Mpicker_2dprojection_torch.py --map subtomo/Tomograms/tomo_part1/tomo_part1.mrc --ctf 3dctf.mrc \
--data tomo_part1_data.txt --dxy 70 --dz 7 --invert --gpuid 0 \
--output 2dproj_tomo_part1.mrcs --ctfout 2dctf_tomo_part1.mrcs --star class2d_merge.star \
--tomoout sum_part1.mrc

Repeat the procedure for the remaining two tomograms, tomo_part2.mrc and tomo_part3.mrc.
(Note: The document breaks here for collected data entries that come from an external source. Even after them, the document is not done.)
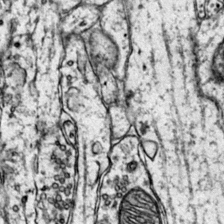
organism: Mouse
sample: Primary visual cortex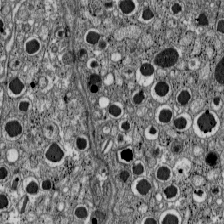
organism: C57BL Mouse
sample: Pancreatic islet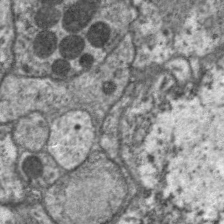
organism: C. elegans
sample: Pharynx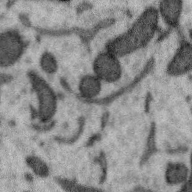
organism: Zebra finch
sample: Brain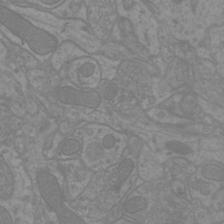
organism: Mouse
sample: Cortical neurons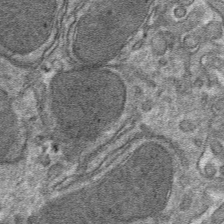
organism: Mouse
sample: Mouse hepatocytes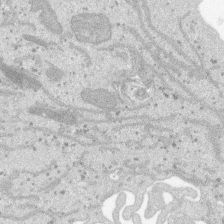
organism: Human
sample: Lung epithelial cells infected with SARS-CoV-2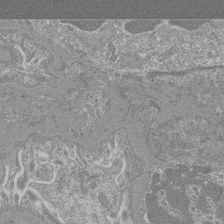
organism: Mouse
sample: Glomerulus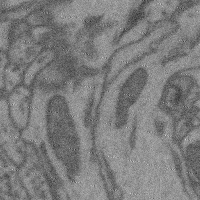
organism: Mouse
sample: Cerebral cortex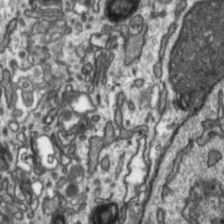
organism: Toxoplasma gondii
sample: Parasites in a vacuole inside a host cell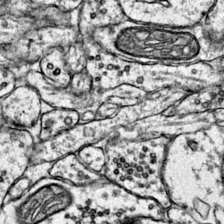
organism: Mouse
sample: Primary visual cortex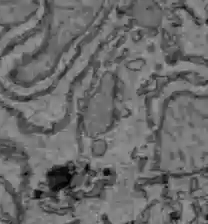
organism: C57BL Mouse
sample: Liver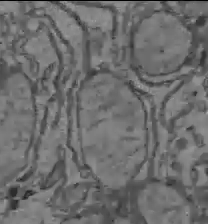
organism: C57BL Mouse
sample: Liver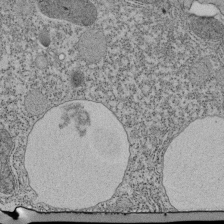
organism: Tetrahymena
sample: Cilia in tetrahymena

Since the results need to be appended to the same STAR file, add the option --conti.

Mpicker_2dprojection_torch.py --map subtomo/Tomograms/tomo_part2/tomo_part2.mrc --ctf 3dctf.mrc \
--data tomo_part2_data.txt --dxy 70 --dz 7 --invert --gpuid 0 \
--output 2dproj_tomo_part2.mrcs --ctfout 2dctf_tomo_part2.mrcs --star class2d_merge.star \
--tomoout sum_part2.mrc --conti

Mpicker_2dprojection_torch.py --map subtomo/Tomograms/tomo_part3/tomo_part3.mrc --ctf 3dctf.mrc \
--data tomo_part3_data.txt --dxy 70 --dz 7 --invert --gpuid 0 \
--output 2dproj_tomo_part3.mrcs --ctfout 2dctf_tomo_part3.mrcs --star class2d_merge.star \
--tomoout sum_part3.mrc --conti

Class2D

Run 2D classification using the merged class2d_merge.star. Here, 10 classes and 20 iterations are used, with a pixel size of 7.26 Å and a mask diameter of 260 Å. A single 2080 Ti GPU was used, and the computation took less than half a minute.
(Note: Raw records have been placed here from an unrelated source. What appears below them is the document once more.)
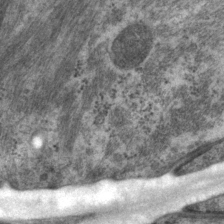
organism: P. pacificus
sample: Pharynx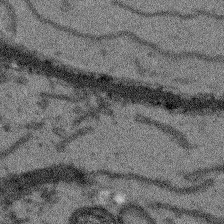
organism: Arabidopsis thaliana
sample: Root tip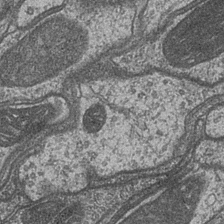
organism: Drosophila
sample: Optic medulla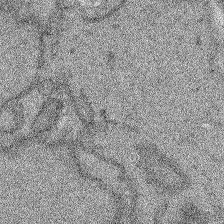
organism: Human
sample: HeLa cells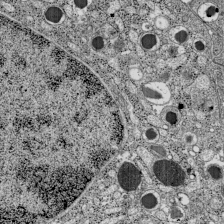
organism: C57BL Mouse
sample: Pancreatic islet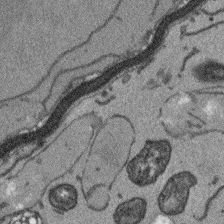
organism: Arabidopsis thaliana
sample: Root tip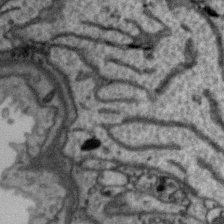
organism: Zebra finch
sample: Brain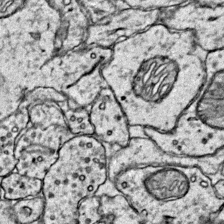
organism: Mouse
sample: Primary visual cortex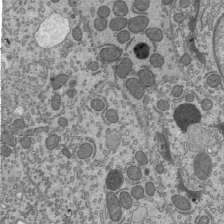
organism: Mouse
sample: Mouse epididymis efferent ductule cilia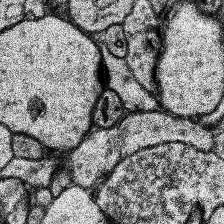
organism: Human
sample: Temporal Lobe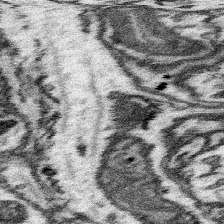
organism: Mouse
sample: Somatosensory cortex neuropil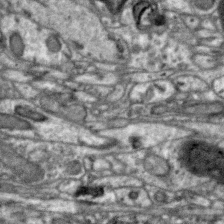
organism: Zebra finch
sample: Brain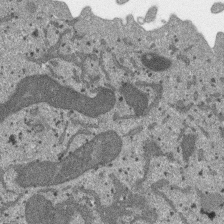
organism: Human
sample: Lung epithelial cells infected with SARS-CoV-2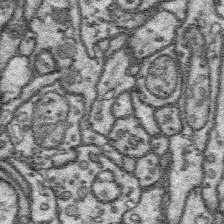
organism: Platynereis dumerilii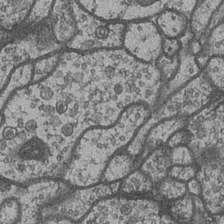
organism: Drosophila
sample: Optic medulla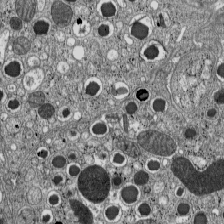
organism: C57BL Mouse
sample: Pancreatic islet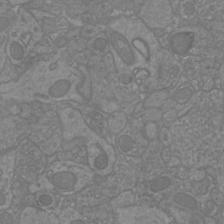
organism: Mouse
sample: Cortical neurons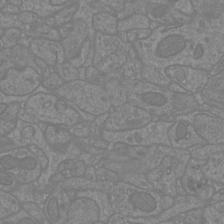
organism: Mouse
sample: Cortical neurons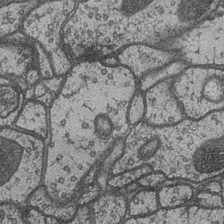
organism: Drosophila
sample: Optic medulla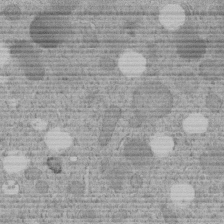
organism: C. elegans
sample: C. elegans embryo early stage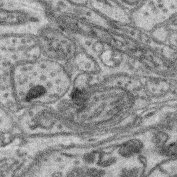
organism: Mouse
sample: Retina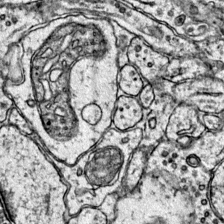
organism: Mouse
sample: Primary visual cortex

Compared with SPA data, 2D classification of tomogram projections is more challenging and prone to overfitting. Therefore, --mask_noise is enabled to fill regions outside the particle mask with phase-randomized noise (zeros are used by default). In addition, --T is reduced to 1 (default is 2) to produce smoother results. In some cases, setting --skip_mask_ref to skip masking the reference may also give better results.
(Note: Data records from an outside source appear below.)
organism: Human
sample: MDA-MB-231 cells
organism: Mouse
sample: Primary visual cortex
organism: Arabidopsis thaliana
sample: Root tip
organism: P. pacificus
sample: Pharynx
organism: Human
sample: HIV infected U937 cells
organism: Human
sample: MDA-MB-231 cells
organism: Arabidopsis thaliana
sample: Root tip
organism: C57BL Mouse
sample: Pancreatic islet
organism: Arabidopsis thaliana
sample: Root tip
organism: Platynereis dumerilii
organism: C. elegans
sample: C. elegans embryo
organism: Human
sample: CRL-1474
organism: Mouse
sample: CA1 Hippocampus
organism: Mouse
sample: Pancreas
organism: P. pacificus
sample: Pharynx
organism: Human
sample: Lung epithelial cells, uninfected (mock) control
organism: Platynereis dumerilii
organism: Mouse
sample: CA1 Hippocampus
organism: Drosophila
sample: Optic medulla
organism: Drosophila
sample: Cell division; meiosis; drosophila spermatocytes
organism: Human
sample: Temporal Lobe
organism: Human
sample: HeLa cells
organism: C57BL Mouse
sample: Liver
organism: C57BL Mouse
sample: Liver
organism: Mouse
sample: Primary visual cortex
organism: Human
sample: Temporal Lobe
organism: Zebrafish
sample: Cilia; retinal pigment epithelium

Since the projections were not normalized during extraction, --normalize is used here to normalize particles based on their mean and std. --load_in_memory loads all particle files into memory at the beginning to reduce file I/O. --seed sets the random seed to make the results reproducible.

The commands are as follows:

Mpicker_class2d.py -i class2d_merge.star -o m260k10/run -k 10 -n 20 -g 0 -p 7.26 -d 260 \
--mask_noise --T 1 --normalize --load_in_memory --seed 42

# Mpicker_class2d.py -i class2d_merge.star -o m260k10_skiprefmask/run -k 10 -n 20 -g 0 -p 7.26 \
# -d 260 --mask_noise --T 1 --normalize --load_in_memory --skip_mask_ref --seed 42

relion_display --i m260k10/run_it020_classes.mrcs

# relion_display --gui # m260k10/run_it020_model.star

After classification, use Relion relion_display to inspect the 2D class averages in _classes.mrcs. To sort classes by particle distribution, open the GUI with relion_display --gui and select the _model.star file.

From Class2D to STA

Because only a small number of particles are used here, the classification result is not ideal. Just for demonstration purposes, assume that the three classes marked by red boxes (classes 4, 9, and 10) correspond to the target particles. The procedure is similar to that described in the Advanced Tutorial. The actual results may differ from the figures shown here, so select good classes according to your result.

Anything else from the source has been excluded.